[ad_1]
The wise move for fans is to not get one’s hopes up. Don’t start thinking about a championship. Hope your favourite team stays healthy, and leave it at that
As Major League Baseball began on Thursday night, with actual games that count in actual standings for a little stump of a regular season, Los Angeles Dodgers outfielder Mookie Betts took a knee during the national anthem while teammates on either side of him placed their hands on his shoulders.
Cameras captured this scene, as one of baseball’s few African-American stars took a moment to offer solemn support for the Black Lives Matter movement. Behind him, in the stands, cardboard cutouts of various Dodger fans grinned happily. One fellow in a plaid shirt and glasses was positively beaming.
Cardboard cutouts, it would seem, do not have a great sense for the moment.
Scenes like these are about to play out with regularity, as sports in the time of COVID-19 transitions in full to games that matter. In North America, baseball has followed soccer into a resumption of play; pro basketball and hockey will restart their truncated 2020 seasons next weekend. All manner of weird things will be seen in stadiums, from cardboard fans with grins that will be present even when the home team surrenders a walk-off homer, to vast empty sections that will turn the whole league into a Tampa Bay Rays game, to fake crowd noise that will cause parks bereft of fans to break into bedlam.
There will be other incongruities: Breaks for sanitizing, expanded rosters, concerns over whether the acoustics of an empty arena will mean everyone hears too much of everything, from coaching strategy to criticism from a television analyst to unfettered cursing.

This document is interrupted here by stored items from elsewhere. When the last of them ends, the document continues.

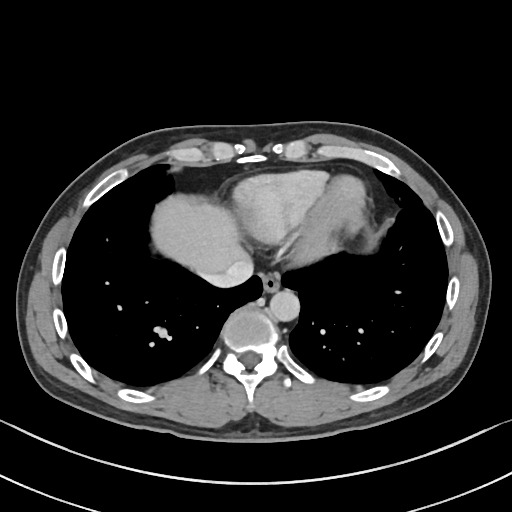

CT abdomen — axial view
Organ boxes in pixel coordinates; each row gives the top-left (x1, y1) and bottom-right (x2, y2) corners.
| organ | x1 | y1 | x2 | y2 |
|---|---|---|---|---|
| liver | 150 | 194 | 250 | 272 |
| esophagus | 261 | 274 | 279 | 293 |
| inferior vena cava | 198 | 260 | 253 | 288 |
| aorta | 270 | 291 | 299 | 321 |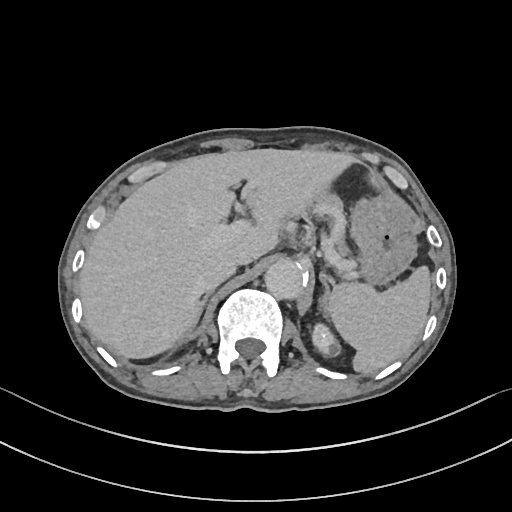
Computed tomography, abdomen. axial plane, index 164
Box edges are left/top/right/bottom in pixels. The annotated organs in this slice are: spleen at left=329, top=267, right=430, bottom=373, left kidney at left=313, top=323, right=341, bottom=356, liver at left=78, top=149, right=357, bottom=359, stomach at left=352, top=199, right=415, bottom=286, aorta at left=265, top=259, right=308, bottom=299, inferior vena cava at left=200, top=256, right=238, bottom=291, pancreas at left=311, top=194, right=343, bottom=209, right adrenal gland at left=197, top=293, right=211, bottom=321, left adrenal gland at left=320, top=272, right=329, bottom=319.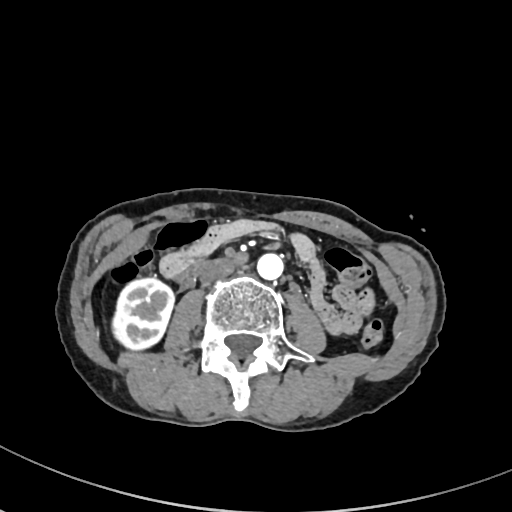

Abdominal CT; axial plane, index 122; abdomen soft-tissue window
Coordinates as <box>x1,y1,x2,y2</box> in pixels.
inferior vena cava: <box>199,261,233,284</box>
duodenum: <box>175,259,217,287</box>
aorta: <box>256,253,283,280</box>
right kidney: <box>111,276,174,351</box>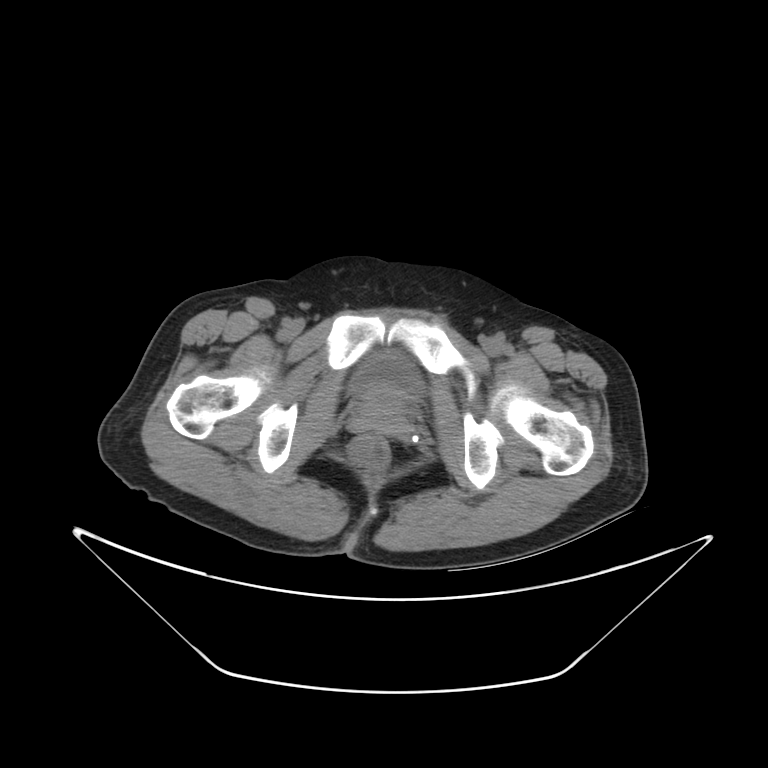

CT abdomen — Axial slice 9/91 — soft-tissue window (W 400 / L 40) — 768x768 px
Organ boxes in pixel coordinates; each row gives the top-left (x1, y1) and bottom-right (x2, y2) corners.
| organ | x1 | y1 | x2 | y2 |
|---|---|---|---|---|
| bladder | 351 | 351 | 418 | 399 |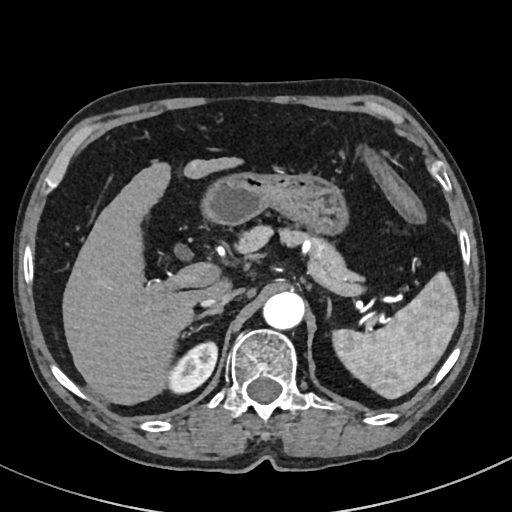

Abdominal CT — axial view — soft-tissue window
Bounding boxes as [x1, y1, x2, y2] in pixel coordinates. Labeled organs on this slice: spleen at [330, 272, 458, 398], right kidney at [167, 344, 216, 393], liver at [62, 156, 245, 406], stomach at [204, 173, 347, 237], aorta at [261, 291, 303, 330], inferior vena cava at [199, 287, 241, 308], pancreas at [239, 226, 359, 284], right adrenal gland at [196, 307, 222, 320], left adrenal gland at [327, 298, 330, 317].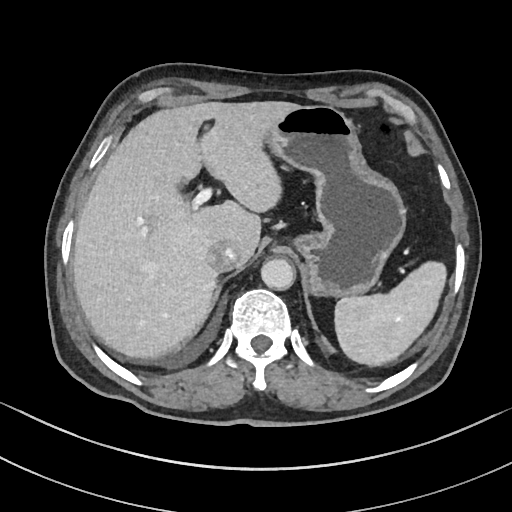

CT abdomen; Axial slice 191/221; W/L 400/40 HU; 512x512 px
Boxes: x1 y1 x2 y2 (pixel coords, space-separated). Labeled organs on this slice: spleen at 335 261 447 367, liver at 71 101 296 359, stomach at 265 105 405 296, aorta at 260 258 294 289, inferior vena cava at 207 241 237 272.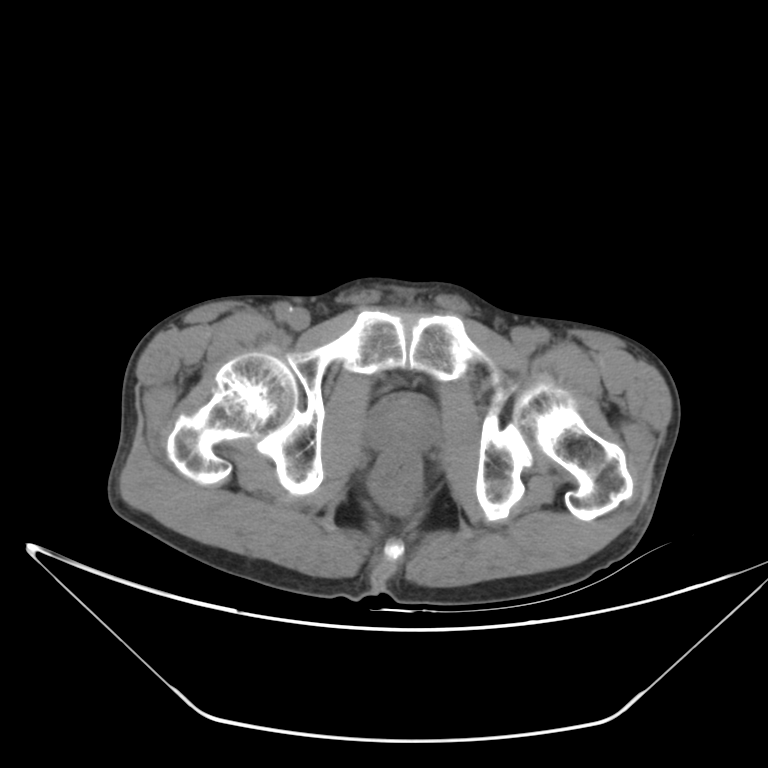

Abdominal CT; axial view
Boxes: x1 y1 x2 y2 (pixel coords, space-separated).
Organ bounding boxes:
- prostate/uterus: 370 398 434 450
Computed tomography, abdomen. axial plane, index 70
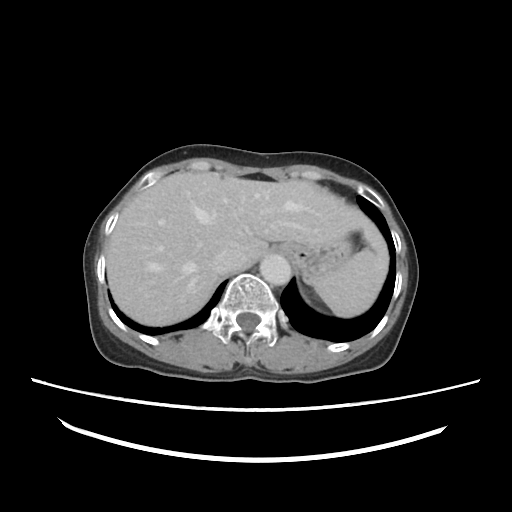 {"organs":{"inferior vena cava":[211,252,243,274],"liver":[107,171,388,325],"stomach":[274,234,355,283],"aorta":[260,255,290,285],"spleen":[312,248,384,318]}}
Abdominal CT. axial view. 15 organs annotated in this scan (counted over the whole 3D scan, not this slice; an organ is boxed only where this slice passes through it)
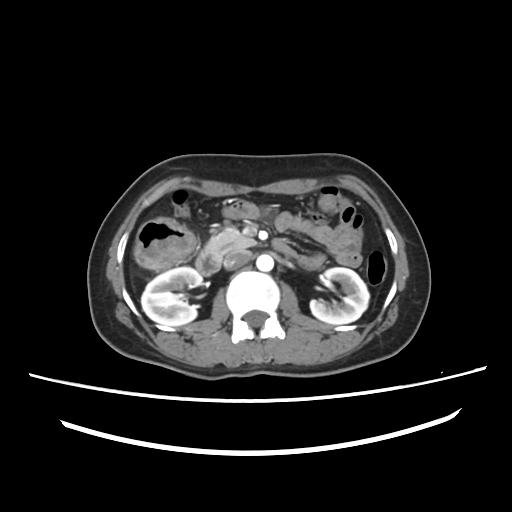
One row per box, in pixels: columns x1 and y1 give the top-left corner, x2 and y2 the bottom-right.
| organ | x1 | y1 | x2 | y2 |
|---|---|---|---|---|
| left kidney | 310 | 267 | 369 | 324 |
| pancreas | 206 | 228 | 256 | 256 |
| right kidney | 141 | 266 | 202 | 326 |
| aorta | 256 | 254 | 274 | 271 |
| inferior vena cava | 223 | 250 | 252 | 269 |
| duodenum | 195 | 239 | 296 | 275 |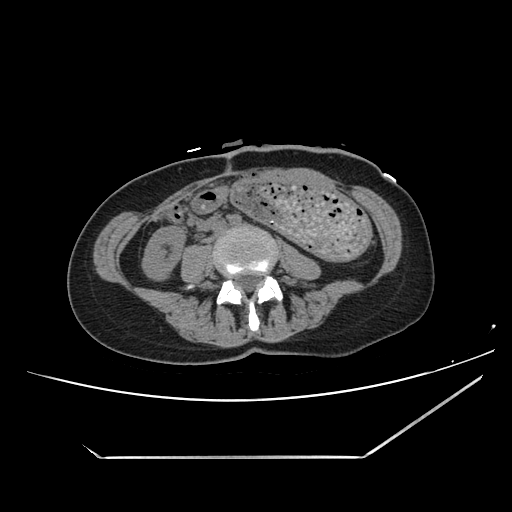

Abdominal CT; axial view; 512x512 px; SOMATOM Force scanner
Boxes: x1:y1:x2:y2 in pixels.
right kidney: 142:226:185:280
stomach: 229:179:372:261
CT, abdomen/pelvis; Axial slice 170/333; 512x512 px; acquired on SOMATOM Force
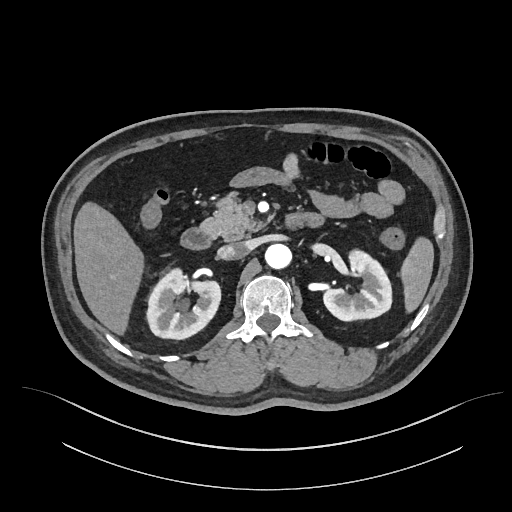
Box edges are left/top/right/bottom in pixels.
Organ bounding boxes:
- spleen: left=400, top=237, right=433, bottom=312
- right kidney: left=147, top=268, right=220, bottom=339
- left kidney: left=323, top=250, right=391, bottom=320
- liver: left=73, top=202, right=143, bottom=335
- aorta: left=264, top=244, right=291, bottom=269
- inferior vena cava: left=217, top=242, right=248, bottom=259
- pancreas: left=200, top=192, right=262, bottom=241
- duodenum: left=180, top=213, right=321, bottom=249
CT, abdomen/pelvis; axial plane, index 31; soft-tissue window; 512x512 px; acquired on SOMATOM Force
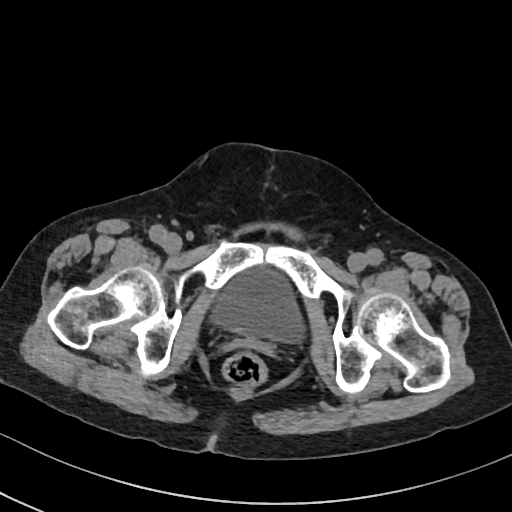
{"organs":{"bladder":[214,270,301,341]}}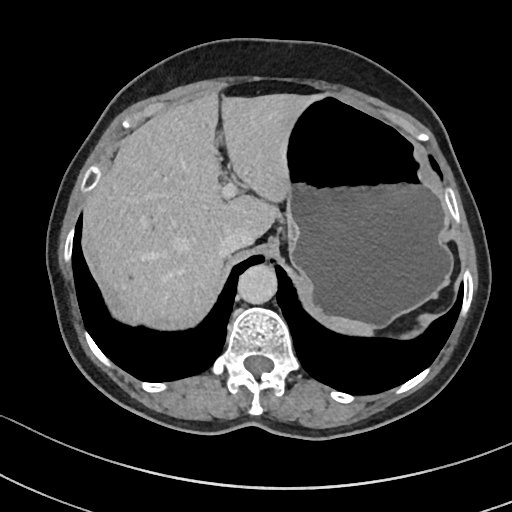
Computed tomography, abdomen · axial plane, index 157 · abdomen soft-tissue window · 15 organs annotated in this scan (that count is for the whole scan; organs this slice misses have no box)
<organs><organ name="inferior vena cava" x1="218" y1="231" x2="253" y2="255"/><organ name="stomach" x1="286" y1="97" x2="451" y2="327"/><organ name="liver" x1="83" y1="93" x2="325" y2="325"/><organ name="spleen" x1="327" y1="318" x2="371" y2="335"/><organ name="aorta" x1="236" y1="265" x2="276" y2="304"/></organs>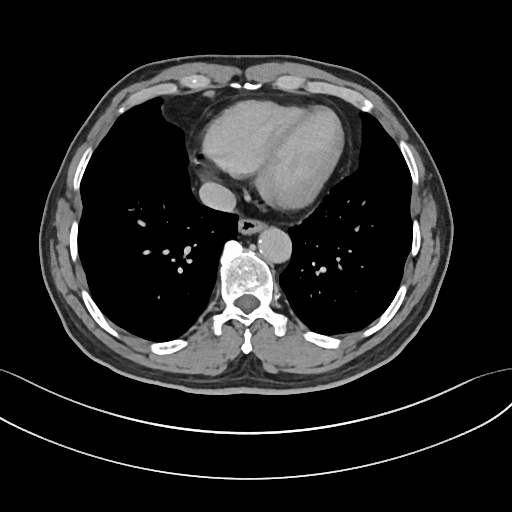

Abdominal CT; this slice is in the lower chest, just above the liver — axial view — acquired on SOMATOM Force — scan has 15 labeled organs (that count is for the whole scan; organs this slice misses have no box)
Of the structures in the chest, this dataset labels only the esophagus, the aorta and the inferior vena cava; the heart and lungs have no label.
<organs><organ name="esophagus" x1="237" y1="218" x2="265" y2="235"/><organ name="aorta" x1="258" y1="228" x2="292" y2="263"/><organ name="inferior vena cava" x1="199" y1="182" x2="235" y2="212"/></organs>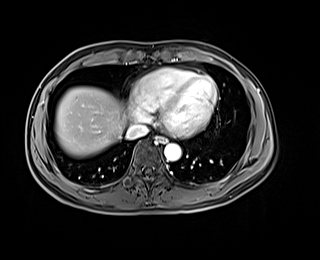 Magnetic resonance imaging, abdomen; axial view; 1st–99th percentile window; 320x260 px
{"organs":{"esophagus":[156,136,167,143],"liver":[55,87,127,156],"aorta":[164,143,181,161],"inferior vena cava":[125,124,148,139]}}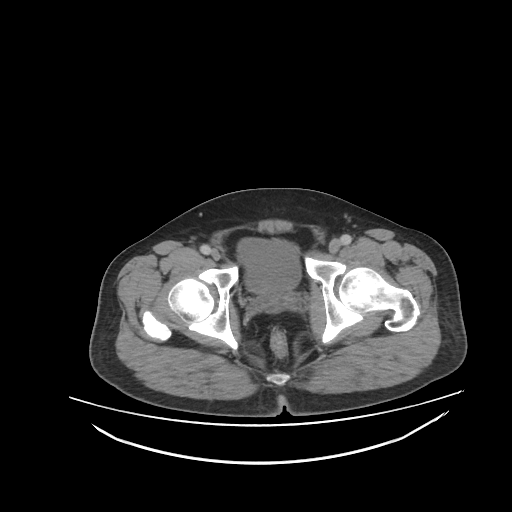
Computed tomography, abdomen; Axial slice 20/96; abdomen soft-tissue window
Coordinates as <box>x1,y1,x2,y2</box> in pixels.
Organ bounding boxes:
- bladder: <box>236,237,299,291</box>
- prostate/uterus: <box>265,288,288,300</box>
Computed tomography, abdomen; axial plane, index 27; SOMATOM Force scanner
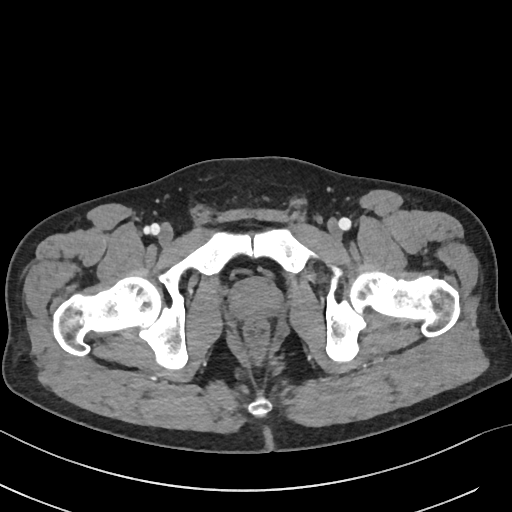
Boxes are (x1, y1, x2, y2) in pixels.
prostate/uterus: (230, 277, 281, 321)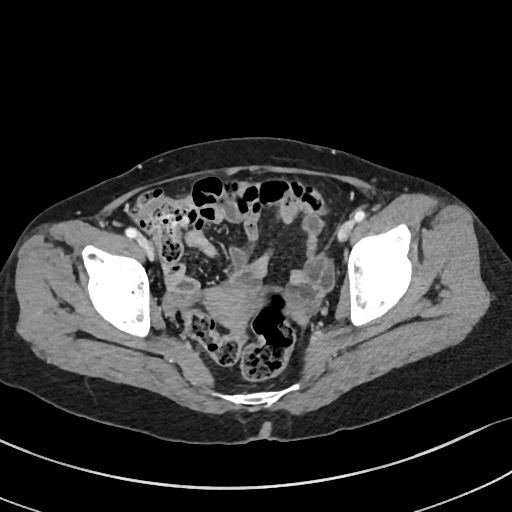 Computed tomography, abdomen — axial view — 15 organs annotated in this scan (a whole-scan count: organs this slice does not pass through have no box)
Boxes: x1:y1:x2:y2 in pixels.
prostate/uterus: 205:285:259:328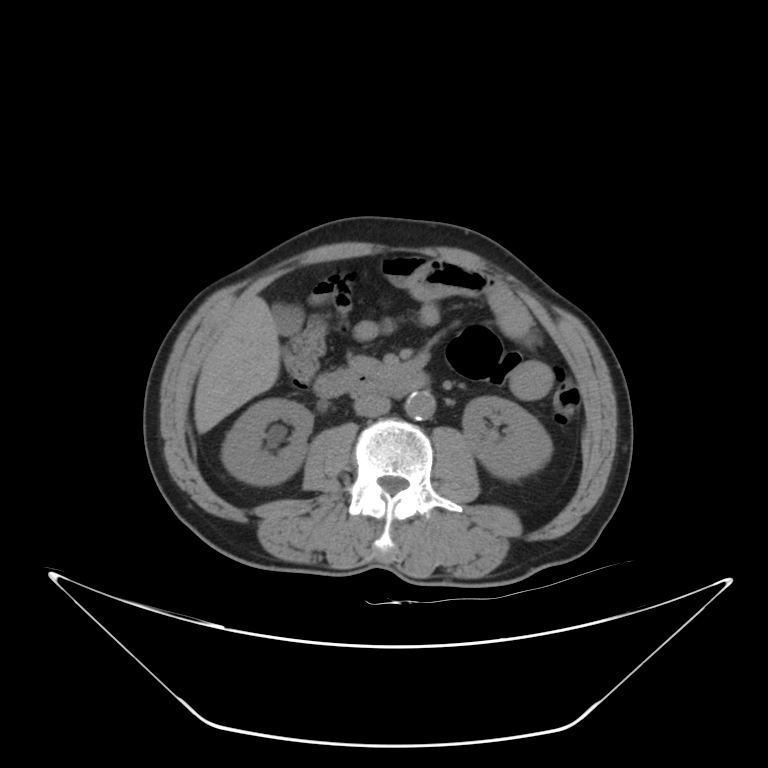

CT, abdomen/pelvis; axial view; 59-year-old male patient
{"organs":{"right kidney":[222,398,312,484],"left kidney":[462,397,551,478],"gall bladder":[272,303,303,334],"liver":[194,294,280,433],"aorta":[405,392,434,419],"inferior vena cava":[353,394,389,415],"pancreas":[347,356,383,373],"duodenum":[313,363,429,397]}}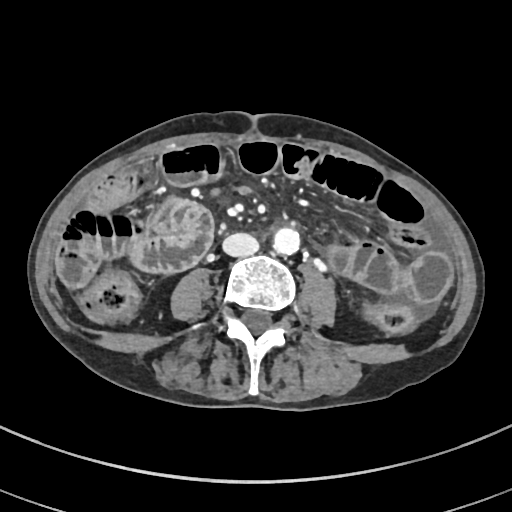
CT abdomen. Axial slice 91/198. 512x512 px. 14 organs annotated in this scan (counted over the whole 3D scan, not this slice; an organ is boxed only where this slice passes through it)
Bounding boxes as [x1, y1, x2, y2] in pixel coordinates.
Organ bounding boxes:
- aorta: [272, 226, 299, 254]
- inferior vena cava: [223, 232, 259, 256]
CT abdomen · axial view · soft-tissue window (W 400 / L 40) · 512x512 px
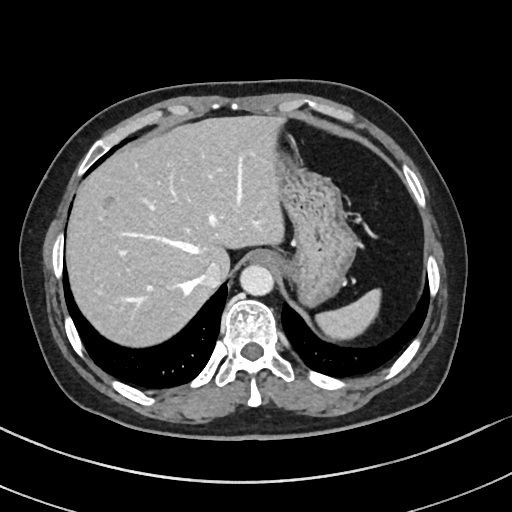

Bounding boxes in pixels, one row per box: x1, y1 is the top-left corner and x2, y2 the bottom-right.
| organ | x1 | y1 | x2 | y2 |
|---|---|---|---|---|
| stomach | 274 | 131 | 356 | 306 |
| liver | 66 | 115 | 284 | 346 |
| spleen | 316 | 289 | 381 | 340 |
| aorta | 240 | 265 | 273 | 295 |
| esophagus | 250 | 250 | 278 | 266 |
| inferior vena cava | 199 | 261 | 227 | 288 |
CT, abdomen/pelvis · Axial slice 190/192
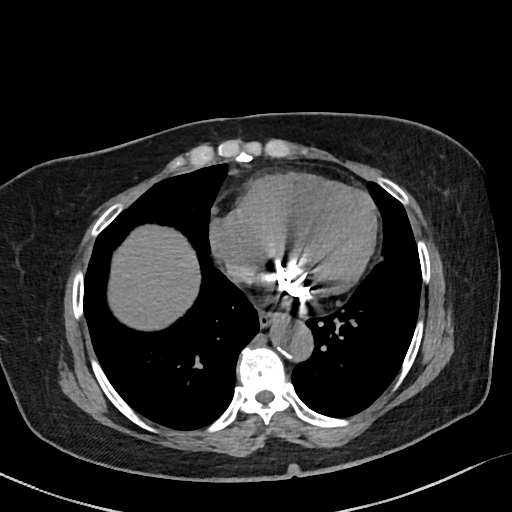
One row per box, in pixels: columns x1 and y1 give the top-left corner, x2 and y2 the bottom-right.
| organ | x1 | y1 | x2 | y2 |
|---|---|---|---|---|
| esophagus | 258 | 306 | 276 | 326 |
| liver | 110 | 226 | 199 | 329 |
| aorta | 268 | 311 | 310 | 358 |
| inferior vena cava | 227 | 263 | 254 | 286 |

In Europe, where sports have been back for about a month, some of the odd realities of playing amid a pandemic have already been on display. When Norwich dropped a match at home a couple of weeks ago that ensured they would be relegated from England’s Premier League, the faux crowd noise did not provide them with the rousing salute that local fans usually give to their plucky heroes. Rather, whoever handles such things in the TV studio must have pressed the button marked Lusty Boos. It seemed a little harsh, frankly.
Games broadcast from Germany have included the sounds of players yelling at each other in many languages, and in one match, as a team tried to protect a late lead, came a shout in clear English: “WASTE TIME.” It’s the thing that everyone knows happens at the end of a soccer match, but usually it’s not admitted quite so clearly. And at another match in England, with Wycombe Wanderers about to secure promotion to a higher league, the play-by-play announcer kept apologizing for inappropriate language overheard on the broadcast.
And so, expect some odd things to happen. But beyond the curious minutiae, there remains a broader question. The games will matter, but will it feel like they matter? Aside from the existential question of whether something like pro sports feels frivolous amid a pandemic, which has been well and thoroughly debated by this point, there’s the question of whether the games themselves will feel too strange to have meaning.
Come playoff time, fans and (especially) media fall into comfortable narratives to explain the performance of this or that team. There is more randomness built into the results than most of the sports-consuming public would ever like to admit — although the betting houses sure know it — but we sometimes paper over this by drawing sweeping conclusions from a series of games altered by a few close-fought moments: Losing teams don’t have enough heart or clutch players, or they are too small or not defensive enough or the goalie just doesn’t have capital-I It.
But the pandemic, and all it has wrought, introduces a whole new level of randomness into the sports equation. What teams and players will benefit from a months-long layoff in the middle of the season, and which will be hurt by it? Who will manage the strange reality of months inside a bubble, and who will be adversely affected by it? One can guess that the organizations that are generally competent — say, the Pittsburgh Penguins — will figure out how to prosper within unusual constraints, but it would only be a guess. Maybe the Pens will be unaffected, or maybe they will be thrown off by the 10-minute commute from Hotel X to Scotiabank Arena.
There are also massive health and fitness questions. Who was able to stay in shape? Which teams will manage to avoid the potential impacts that come with a positive test? Will any franchise players suddenly disappear for between seven and 10 days?
All of it means that, whatever you thought of a particular team in February, I’m not sure that opinion should be changed much by whatever happens over the next couple of months. Consider that the National Hockey League is touching down in the cities of two teams that have similarities. Both the Edmonton Oilers and the Toronto Maple Leafs lucked into a draft-lottery win — or in Edmonton’s case, many of them — and ended up with a generational talent. Both teams have failed to win much of anything, so far, with Connor McDavid and Auston Matthews leading them. These were setting up to be big playoffs for them, when they would finally make good on their promise, or else face big questions about Character and Grit.
Will it make sense to even attempt that kind of analysis now? Maybe teams will be undone by familiar problems or maybe they will struggle with the countless new challenges raised by, you know, all this. No one will really know.
So what kind of expectations should fans have of their teams? If they were title contenders four months ago, should they still be considered such today?
The wise move is to not get one’s hopes up. Don’t start thinking about a championship. Hope your favourite team stays healthy, and leave it at that.